1. A 1-x RNAi expression cassette encoding x stem-loop structures comprising a promoter, wherein x is at least 2 and said stem-loop structures are separated from each other by one or more spacer regions, wherein said stem-loop structures are RNAi agents and at least one of said RNAi agents is encoded by sequence No. 42.

2. The 1-x RNAi expression cassette of claim 1, wherein at least one other RNAi agent is encoded by sequence No. 6.

3. The 1-x RNAi expression cassette of claim 1, wherein the spacer region is 6 nucleotides.

4. The 1-x RNAi expression cassette of claim 1, wherein the loop region of the stem-loop structure comprises 5-9 nucleotides.

5. The 1-x RNAi expression cassette of claim 1, further comprising a terminator, and wherein the promoter and terminator are taken from the same gene.
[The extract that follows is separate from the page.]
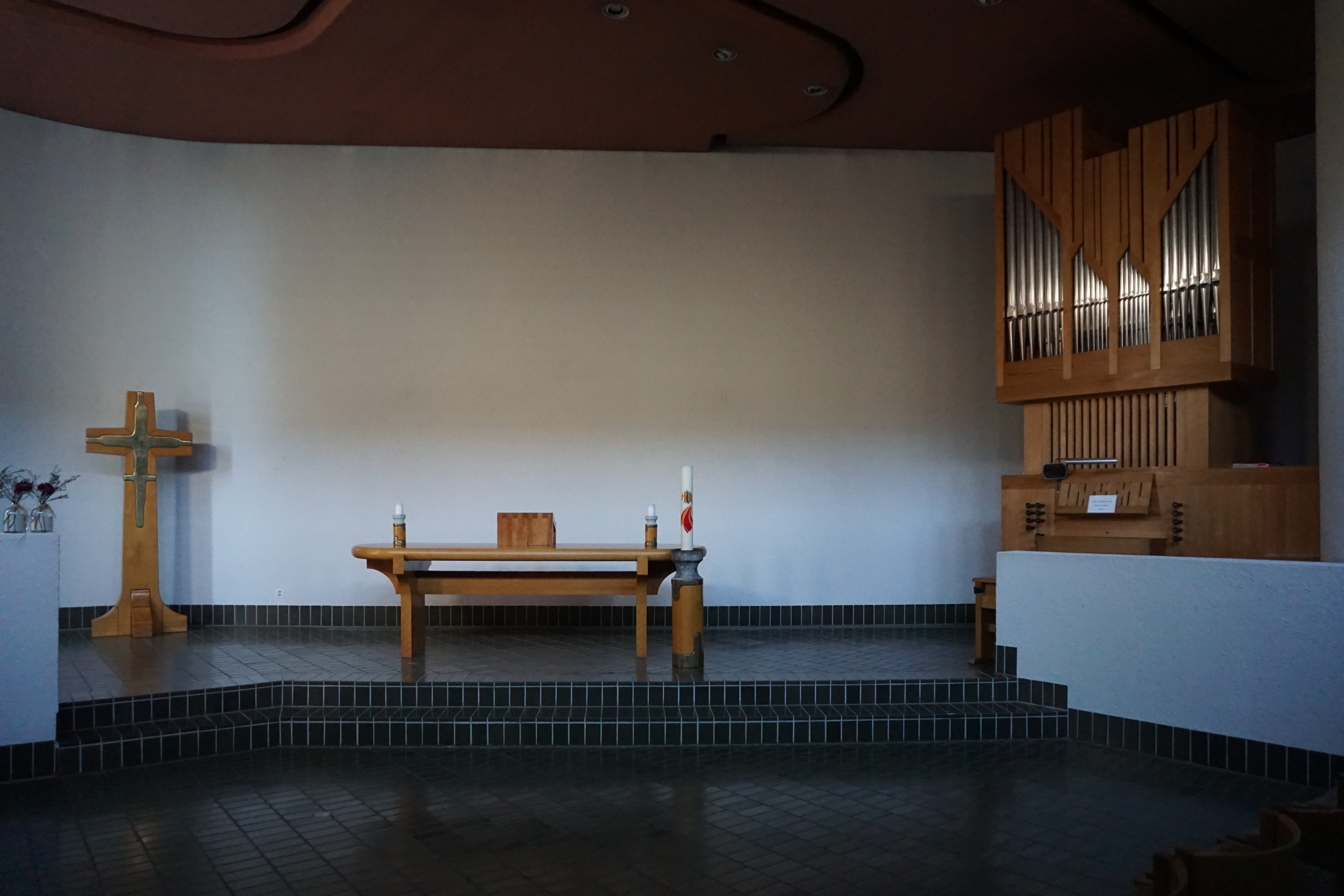 Oekumenisches Zentrum St. Andreas in Kehrsatz, Chorraum mit Orgel
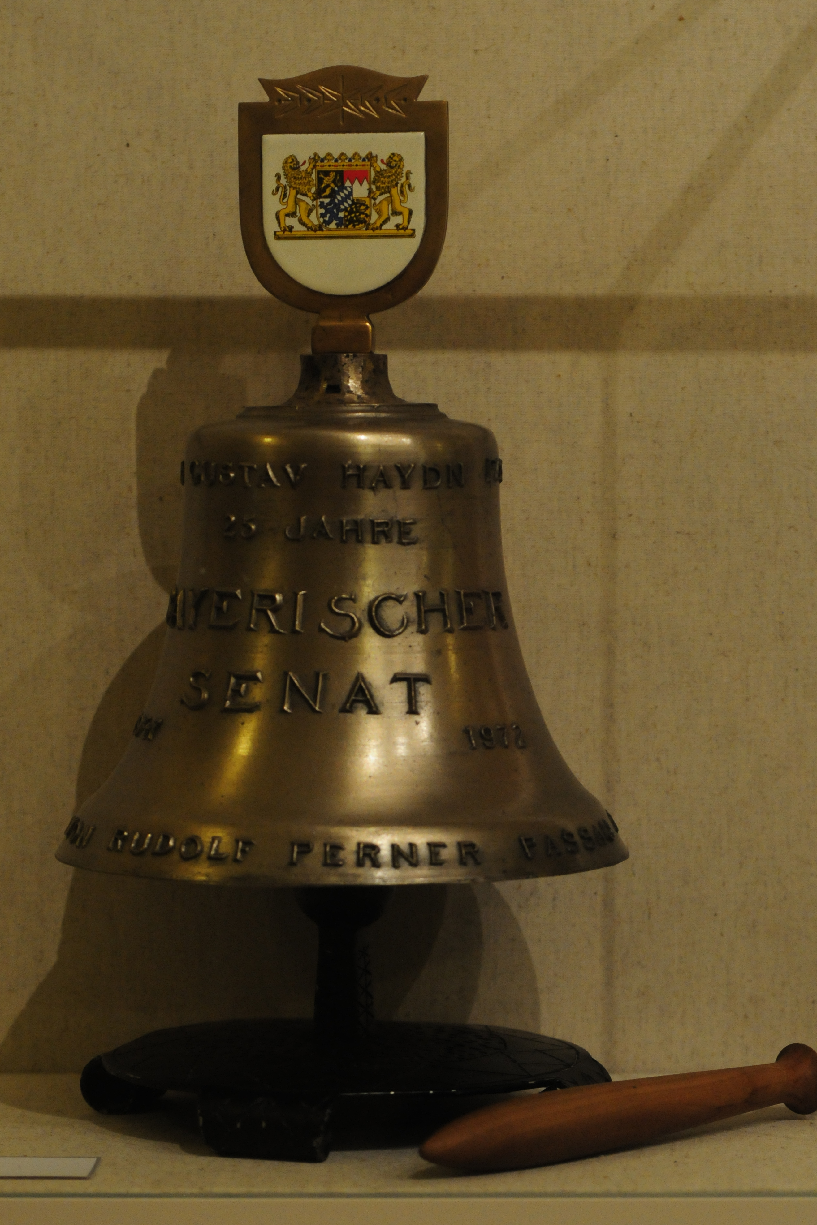 Landtagsprojekt Bayern The making of this work was supported by Wikimedia Austria. For other files made with the support of Wikimedia Austria, please see the category Supported by Wikimedia Österreich. Wikipedia im Landtag – Bayern 17. bis 19. Juli 2012 in MünchenDieses Foto wurde im Rahmen des Projektes „Wikipedia im Landtag“ erstellt.

6. A genetic construct capable of regulating the expression of one or more genes, said genetic construct comprising an expression cassette according to any one of claims 1 to 5.

7. Use of a genetic construct according to claim 6 in the manufacture of a medicament for modulating the expression of one or more genes.

8. Use of an RNAi agent that is the product of in vitro transcription of a 1-x RNAi expression cassette according to any one of claims 1-5 in the manufacture of a medicament for modulating expression of one or more genes.